__Assignment__.
Write out, word for word, the part of the listing below that opens with the line containing "Technisch gezeichneter Querschnitt" and closes with the line containing "Alfa Romeo 1750 GT Veloce (2ª serie)", keeping both of those lines and adding no others.

__Dataset records__.
BEGIN

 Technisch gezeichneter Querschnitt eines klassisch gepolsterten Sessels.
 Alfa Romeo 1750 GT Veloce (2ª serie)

END
BEGIN

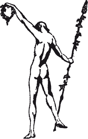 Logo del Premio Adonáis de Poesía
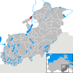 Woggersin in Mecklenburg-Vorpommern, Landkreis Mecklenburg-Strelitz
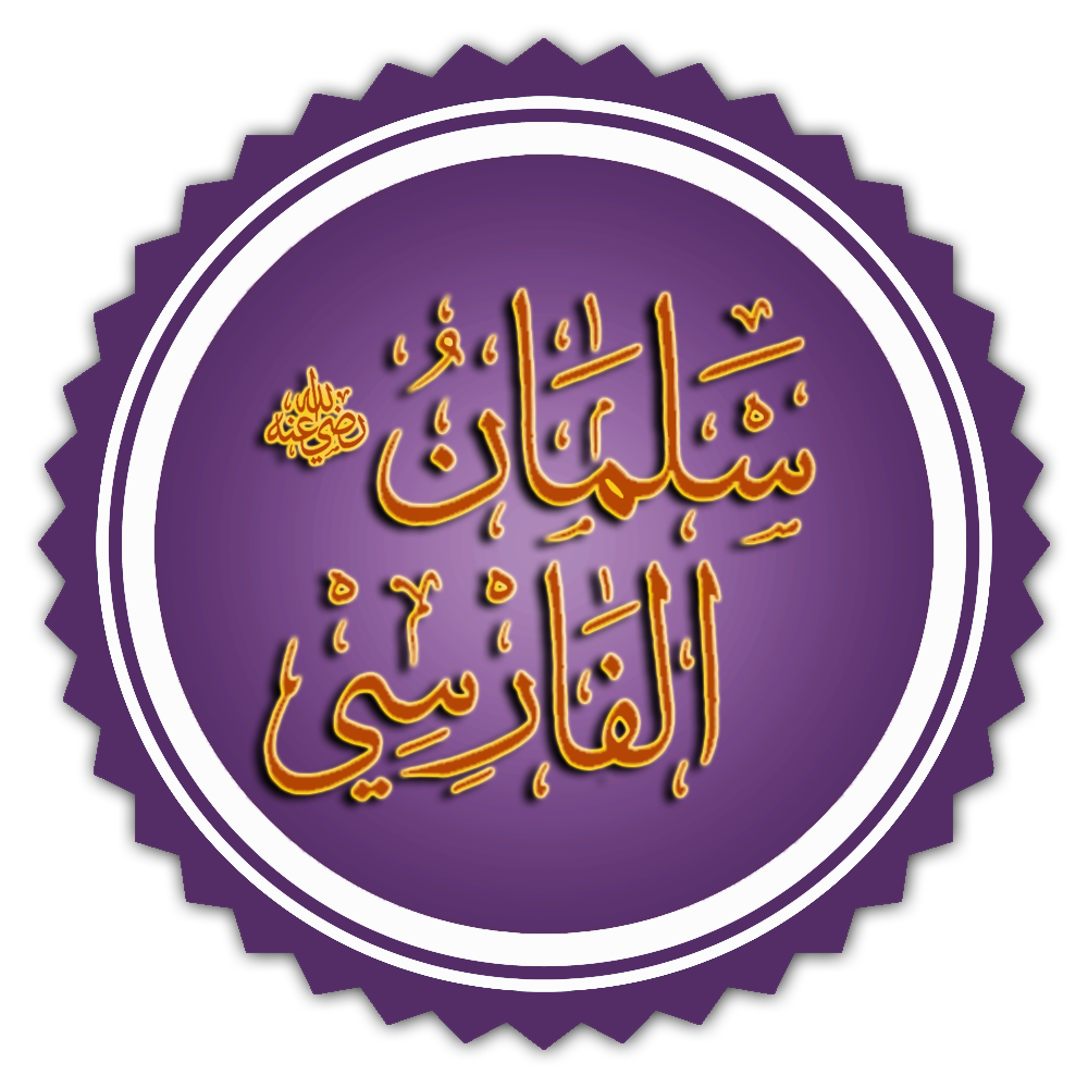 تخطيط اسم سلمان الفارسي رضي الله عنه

END

__Problem solution__.
 Technisch gezeichneter Querschnitt eines klassisch gepolsterten Sessels.
 Alfa Romeo 1750 GT Veloce (2ª serie)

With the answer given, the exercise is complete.